How do deconvolution works?
Pooling in a convolution network is used to filter noisy activations in a lower layer by abstracting activations in a receptive field and assigning them a single representative value. While it aids categorization by maintaining only strong activations in the top layers, spatial information within a receptive field is lost during pooling, which may be crucial for accurate localization necessary for semantic segmentation. To address this issue, deconvolution networks include unpooling layers, which conduct the opposite action of pooling and recreate the original size of activations.

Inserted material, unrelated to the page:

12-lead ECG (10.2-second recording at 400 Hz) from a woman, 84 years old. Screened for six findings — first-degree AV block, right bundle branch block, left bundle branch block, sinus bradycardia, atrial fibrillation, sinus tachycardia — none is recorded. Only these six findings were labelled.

It saves the locations of the maximum activations chosen during the pooling procedure in switch variables, which are then used to return each activation to its original pooled position.

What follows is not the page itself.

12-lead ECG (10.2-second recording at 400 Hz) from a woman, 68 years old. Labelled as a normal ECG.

An unpooling layer produces an expanded but sparse activation map. The deconvolution layers densify the sparse activations acquired by unpooling with several learnt filters using convolution-like techniques. Deconvolutional layers, on the other hand, correlate a single input activation with numerous outputs, as opposed to convolutional layers, which connect multiple input activations within a filter window to a single activation. The deconvolutional layer produces an expanded and dense activation map. We clip the boundaries of the larger activation map to maintain the output map the same size as the one from the previous unpooling layer.
Deconvolutional layers’ learnt filters correspond to the bases used to recreate the form of an input object. As a result, a hierarchical structure of deconvolutional layers, similar to the convolution network, is employed to record varying levels of form features. Lower-layer filters tend to capture an object’s general form, but higher-layer filters encode class-specific tiny features. In this manner, the network explicitly considers class-specific shape information for semantic segmentation, which is sometimes overlooked in previous systems based only on convolutional layers.

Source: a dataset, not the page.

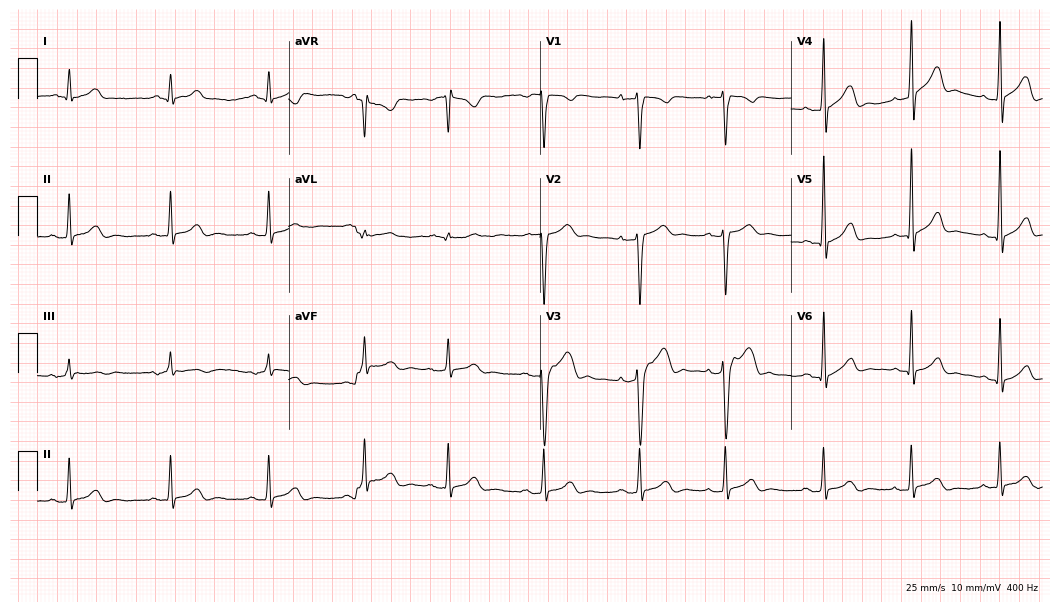
Electrocardiogram, a 35-year-old man. Overall reading on record: normal ECG.

Example for explaining the above explanation
To achieve a clean image after deconvolution there are two problems to be solved. First, look for local patterns on small patches to recover little details. Second, investigate the interplay of far-apart pixels to capture the image’s distortion pattern. The network must extract spatial characteristics from several picture scales to do this. It is also essential to understand how these characteristics will alter when the resolution changes. There are several approaches offered to acquire the findings. But for this article, using an iterative deconvolution (IRD) method.
In this method, residual blocks are employed as implicit pieces of spatial feature extraction and are then fed into an iterative deconvolution (IRD) algorithm. At the output, they are concatenated to achieve multiscale deconvolution. A distorted picture at various scales is supplied into the network’s input. When training a network, the weights from the network’s branches for lesser scales are reused, and the residual connection is utilised to help train branches for bigger scales. This decreases the number of factors and facilitates learning.
This is a multiscale learning approach that may totally forsake kernel evaluation and end-to-end modelling of a clear image. The main notion is that by co-learning the network at multiple sizes and connecting them via modified residual blocks, a full-fledged regression may be performed. The objective is not to find the blur kernel, but rather to approximate a clear image in spatial dimensions (for example, the intensity of the pixels at a specific location in an image).
Deconvolution helps the developers to understand the results of the convolution network but there are high chances that deconvolution itself could be a black box. With this article, we have understood deconvolution in neural networks.